If you have only two candidates then the results follow what is known as a binomial distribution. If you have more than two they follow what is known as a multinomial distribution. "Distribution" is itself a statistical term. It means an assignment of probability to each possible outcome; in this case, the proportion of the vote a candidate will get. In sampling, we try to estimate a population distribution from a sample distribution. Of course, our estimate isn't perfect, but, again assuming it's random, we can estimate how badly off it might be.

There are a few problems with the way margins of error (MoE) are usually presented in polls.

First, we interpret them wrongly.  Even if we used the right MoE (see below) our interpretation is off.  A confidence interval (CI) is given by the estimate plus or minus the MoE. The correct interpretation of a 95% confidence interval is that, if the population value was X, 95% of the time, the sample value would be in the 95%CI.  What we usually assume is that, since the sample estimate is XXX, we can be 95% sure that the population value is within the 95% CI.  That's wrong.  This interpretation is VERY common; I've even fallen into it myself.

A second wrong interpretation is that we assume either a) That all values within the CI are equally likely or b) That values outside the CI are impossible.  Neither is correct.
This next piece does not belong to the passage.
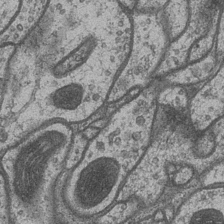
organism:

If our poll estimates that 52% will vote for Joe Shmo, then the most likely result is 52%; the farther you go from 52%, the less likely. The likelihood of any particular result is given by the likelihood function - and ANY result from 0 to 100 is possible, it's just that when you get far from 52%, they are very unlikely.  (You COULD flip a fair coin 100 times and get 100 heads; it's not LIKELY, but it's POSSIBLE).

But we also give the wrong MoE, because we give a single MoE for each poll, and that's not right. The classical formula for a 95% MoE is

1.96*(pq/n)^.5,

where p is the proportion saying something, q = 1-p and n is sample size.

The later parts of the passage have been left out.